▶ [WHAT TO DO]: Since the listing below shows pictures, leave them out and write out exactly the lines from the line with "Panorama di Cala" to the line with "中文（中国大陆）: 中国山东省曲阜市孔庙地图", both included, and no others.

▶ [RECORDS SHOWN]:
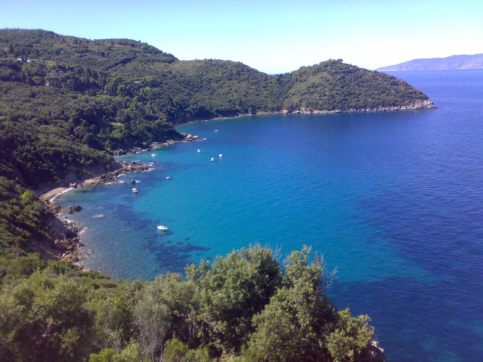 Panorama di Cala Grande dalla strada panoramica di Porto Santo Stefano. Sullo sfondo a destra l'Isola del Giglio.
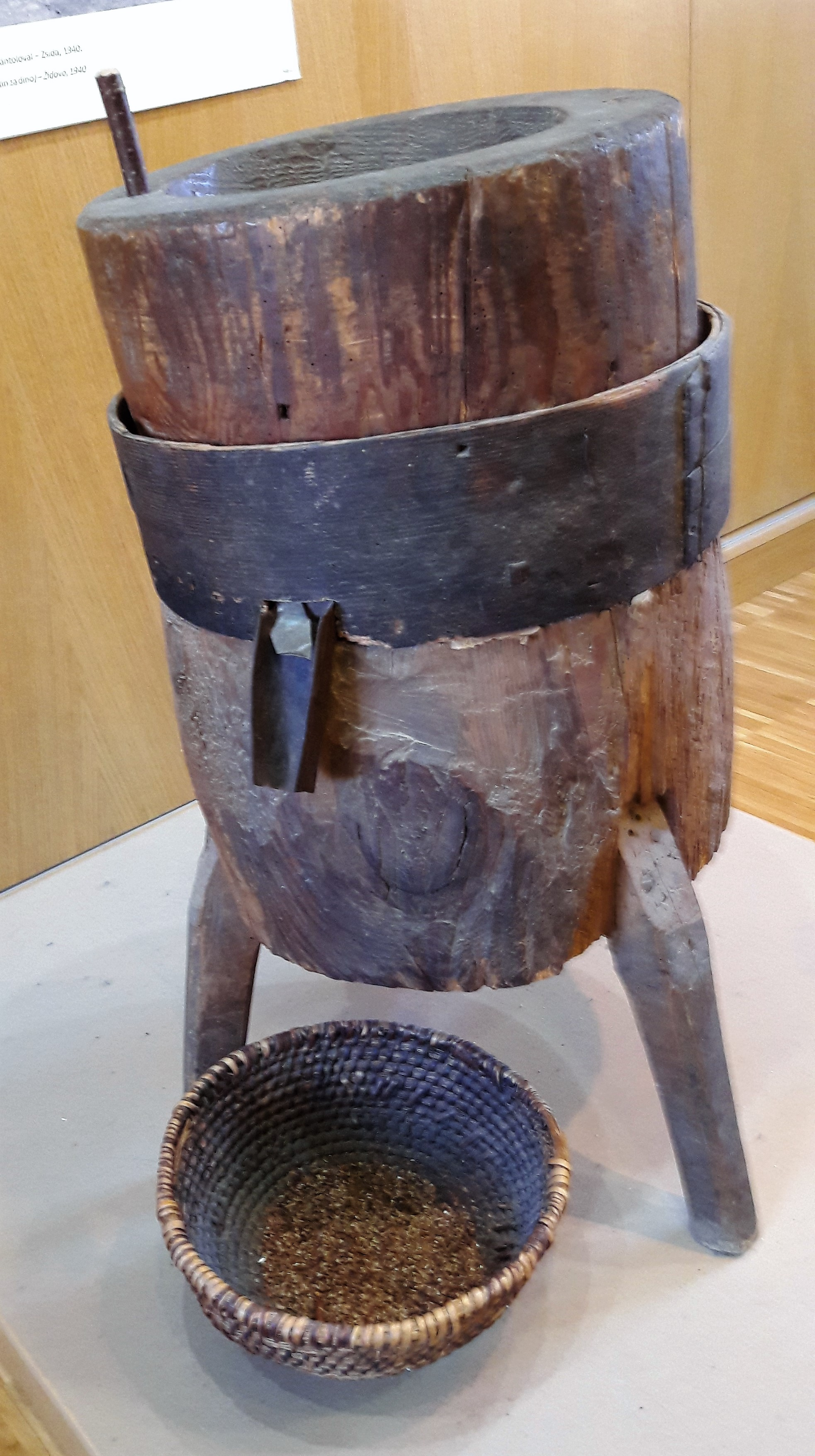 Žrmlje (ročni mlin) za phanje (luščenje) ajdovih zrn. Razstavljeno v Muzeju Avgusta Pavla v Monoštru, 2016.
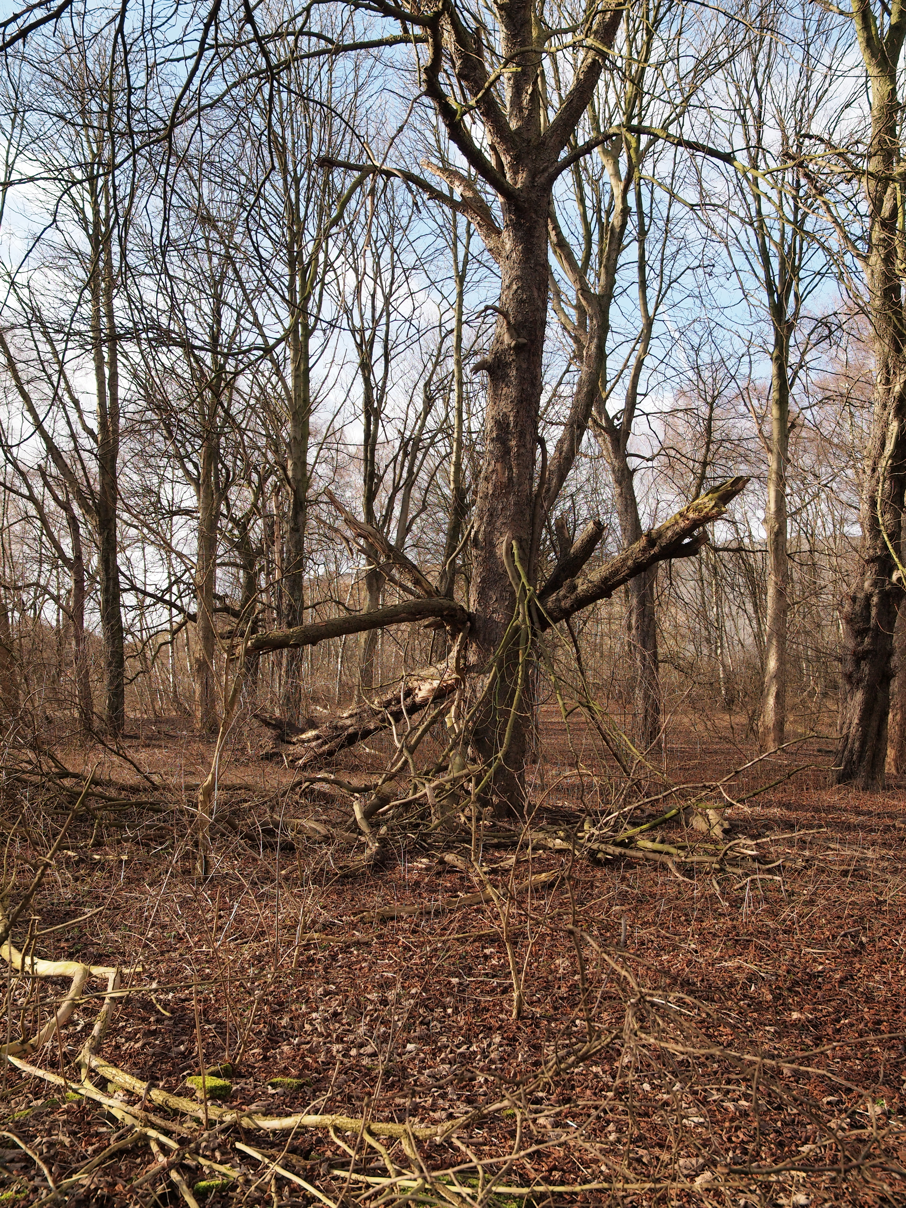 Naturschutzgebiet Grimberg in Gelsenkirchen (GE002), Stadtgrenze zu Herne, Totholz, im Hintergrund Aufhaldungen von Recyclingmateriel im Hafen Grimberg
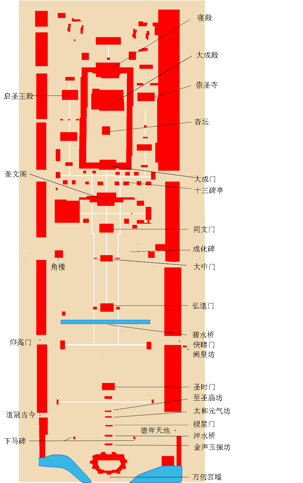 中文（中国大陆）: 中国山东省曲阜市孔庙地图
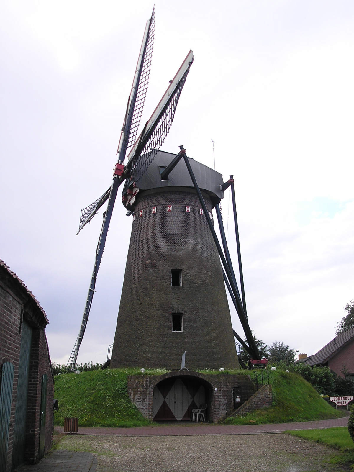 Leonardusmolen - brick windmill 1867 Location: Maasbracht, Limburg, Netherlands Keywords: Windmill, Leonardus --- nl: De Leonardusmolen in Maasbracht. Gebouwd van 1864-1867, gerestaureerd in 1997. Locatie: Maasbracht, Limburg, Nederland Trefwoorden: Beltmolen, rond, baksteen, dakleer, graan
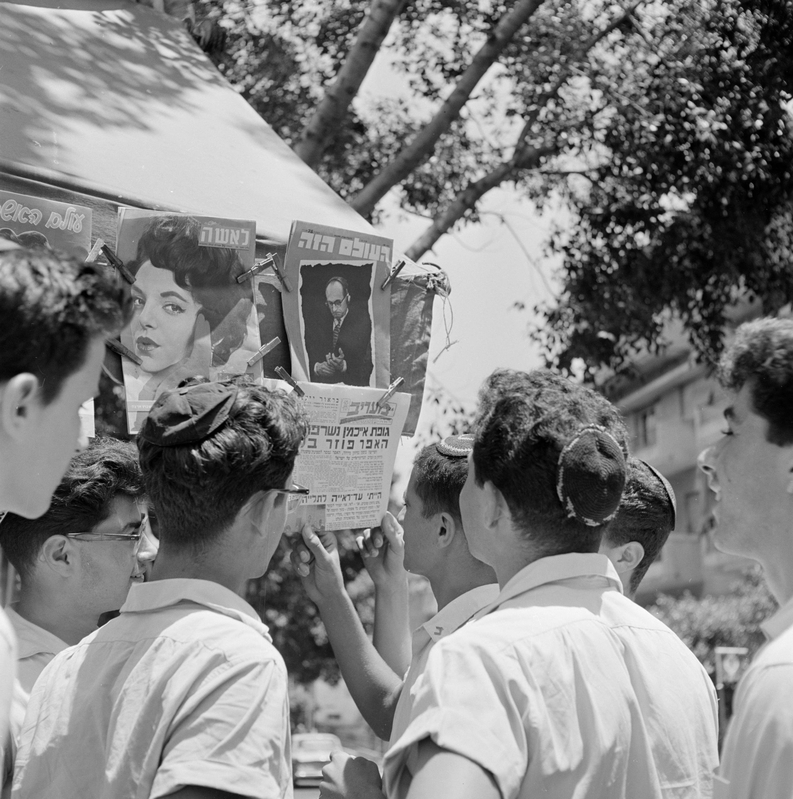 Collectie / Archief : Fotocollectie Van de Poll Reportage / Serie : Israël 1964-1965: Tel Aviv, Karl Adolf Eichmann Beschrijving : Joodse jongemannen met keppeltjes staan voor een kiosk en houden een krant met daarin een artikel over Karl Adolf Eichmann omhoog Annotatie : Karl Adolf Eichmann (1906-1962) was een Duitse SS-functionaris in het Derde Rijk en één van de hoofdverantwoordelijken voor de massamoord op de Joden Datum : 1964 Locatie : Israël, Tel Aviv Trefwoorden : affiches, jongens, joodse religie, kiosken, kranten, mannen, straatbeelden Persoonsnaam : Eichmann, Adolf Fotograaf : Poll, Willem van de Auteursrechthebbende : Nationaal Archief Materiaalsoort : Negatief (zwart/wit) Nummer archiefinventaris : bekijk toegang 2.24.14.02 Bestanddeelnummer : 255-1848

==

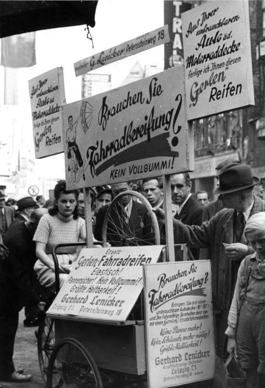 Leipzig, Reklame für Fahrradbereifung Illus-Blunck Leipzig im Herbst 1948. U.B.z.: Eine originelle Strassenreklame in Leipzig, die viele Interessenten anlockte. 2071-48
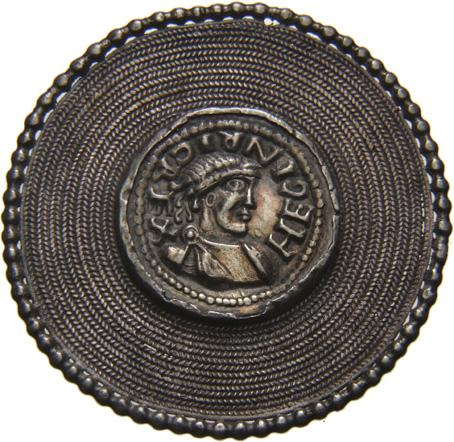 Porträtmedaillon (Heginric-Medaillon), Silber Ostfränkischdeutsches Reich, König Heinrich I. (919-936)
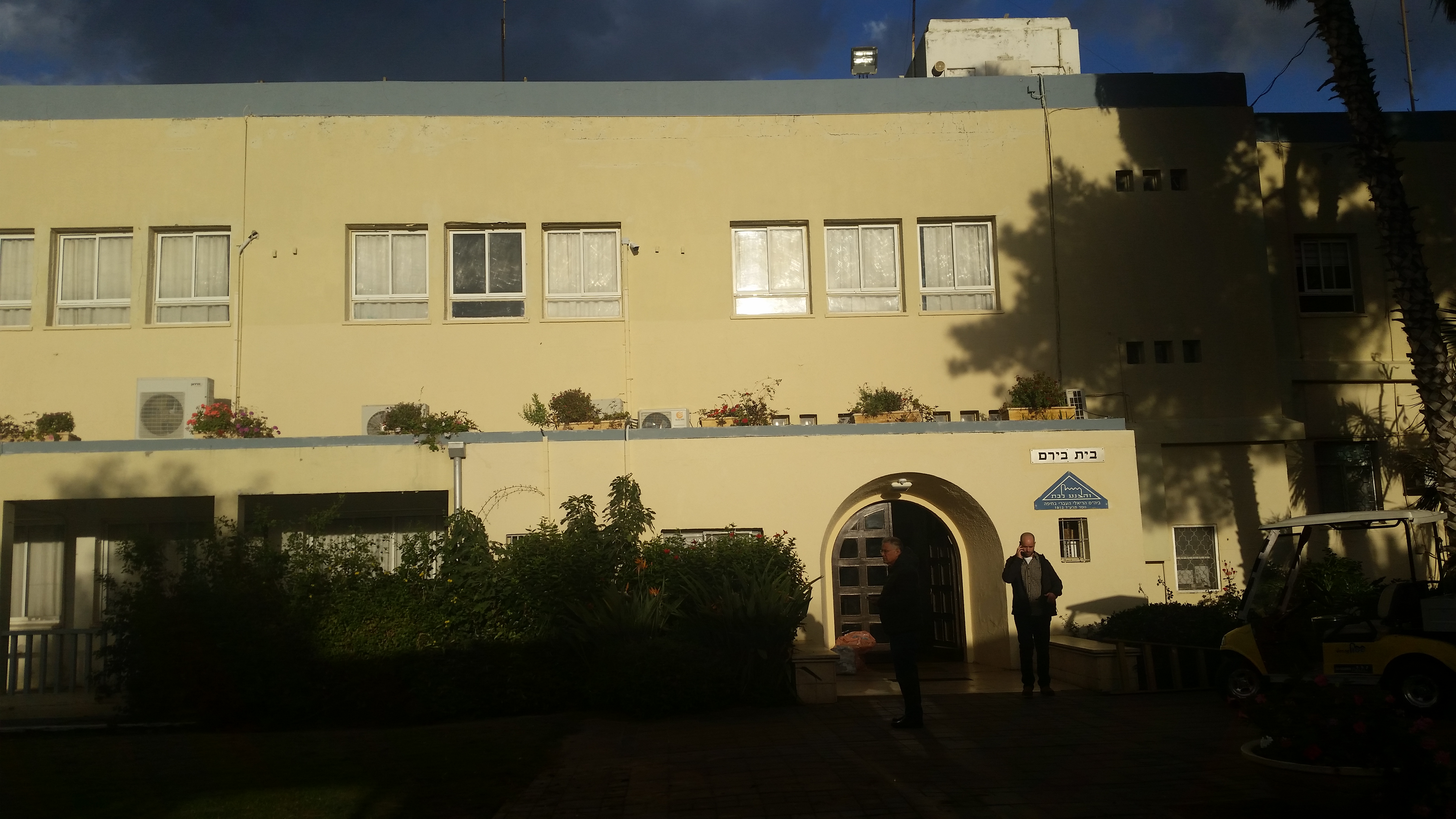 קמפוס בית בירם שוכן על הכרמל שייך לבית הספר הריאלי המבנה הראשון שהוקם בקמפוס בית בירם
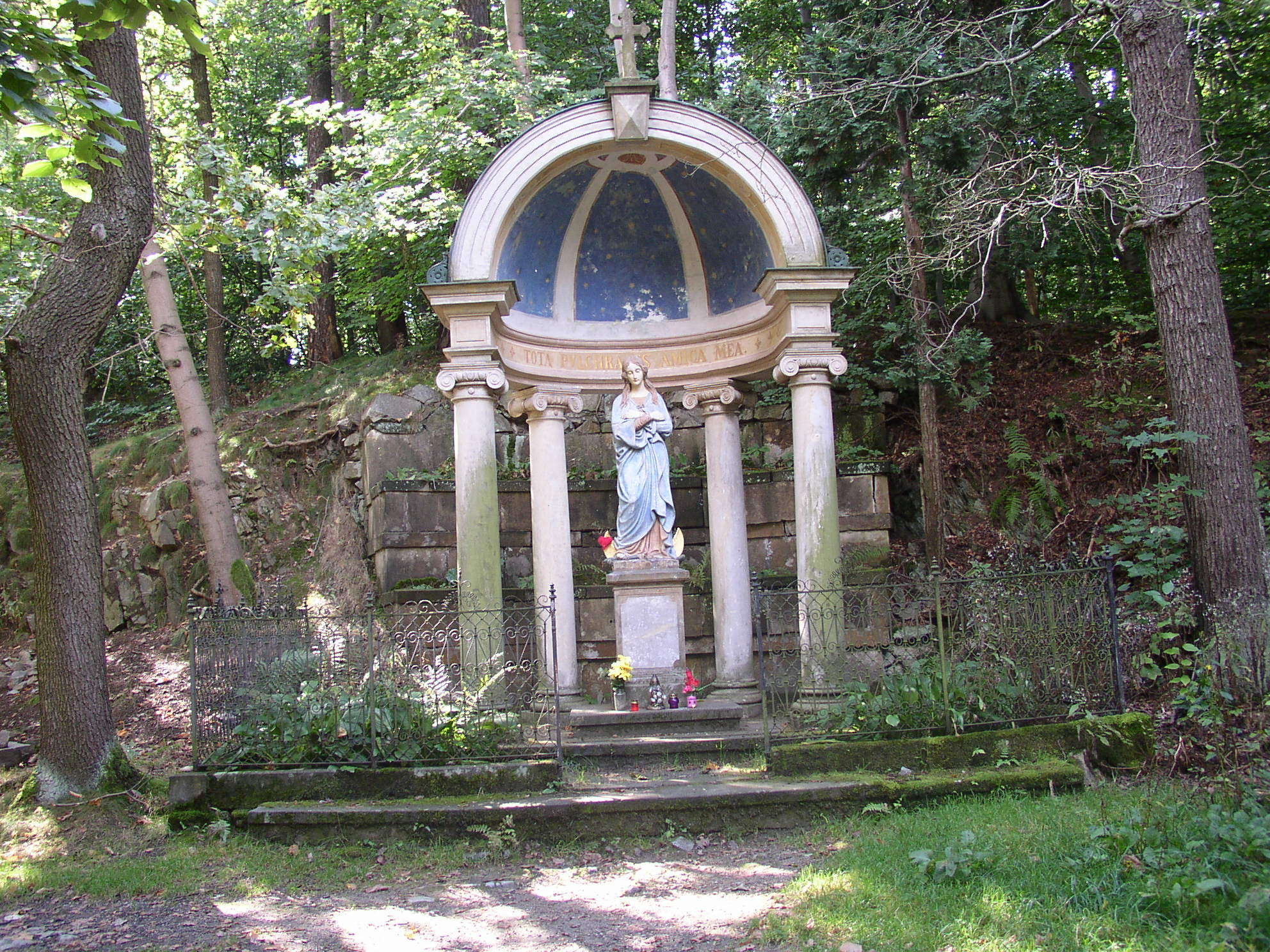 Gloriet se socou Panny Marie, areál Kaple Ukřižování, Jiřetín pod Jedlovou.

▶ [EXPECTED OUTPUT]:
 Panorama di Cala Grande dalla strada panoramica di Porto Santo Stefano. Sullo sfondo a destra l'Isola del Giglio.
 Žrmlje (ročni mlin) za phanje (luščenje) ajdovih zrn. Razstavljeno v Muzeju Avgusta Pavla v Monoštru, 2016.
 Naturschutzgebiet Grimberg in Gelsenkirchen (GE002), Stadtgrenze zu Herne, Totholz, im Hintergrund Aufhaldungen von Recyclingmateriel im Hafen Grimberg
 中文（中国大陆）: 中国山东省曲阜市孔庙地图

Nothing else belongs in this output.